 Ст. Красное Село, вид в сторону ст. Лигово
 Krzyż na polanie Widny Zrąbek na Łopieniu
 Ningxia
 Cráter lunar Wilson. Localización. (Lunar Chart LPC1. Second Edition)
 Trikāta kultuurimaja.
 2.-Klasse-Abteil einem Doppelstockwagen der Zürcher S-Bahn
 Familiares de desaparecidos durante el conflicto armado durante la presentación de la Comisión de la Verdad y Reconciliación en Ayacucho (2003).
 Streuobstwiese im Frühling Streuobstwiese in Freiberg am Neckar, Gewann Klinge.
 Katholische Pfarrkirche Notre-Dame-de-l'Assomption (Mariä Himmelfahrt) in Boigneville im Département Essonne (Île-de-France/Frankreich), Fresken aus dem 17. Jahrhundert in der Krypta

● TASK BRIEF
Return exactly the lines of the listing that run from the one containing "Krzyż na polanie Widny Zrąbek na Łopieniu" through the last, and no others.

● YOUR RESPONSE
 Krzyż na polanie Widny Zrąbek na Łopieniu
 Ningxia
 Cráter lunar Wilson. Localización. (Lunar Chart LPC1. Second Edition)
 Trikāta kultuurimaja.
 2.-Klasse-Abteil einem Doppelstockwagen der Zürcher S-Bahn
 Familiares de desaparecidos durante el conflicto armado durante la presentación de la Comisión de la Verdad y Reconciliación en Ayacucho (2003).
 Streuobstwiese im Frühling Streuobstwiese in Freiberg am Neckar, Gewann Klinge.
 Katholische Pfarrkirche Notre-Dame-de-l'Assomption (Mariä Himmelfahrt) in Boigneville im Département Essonne (Île-de-France/Frankreich), Fresken aus dem 17. Jahrhundert in der Krypta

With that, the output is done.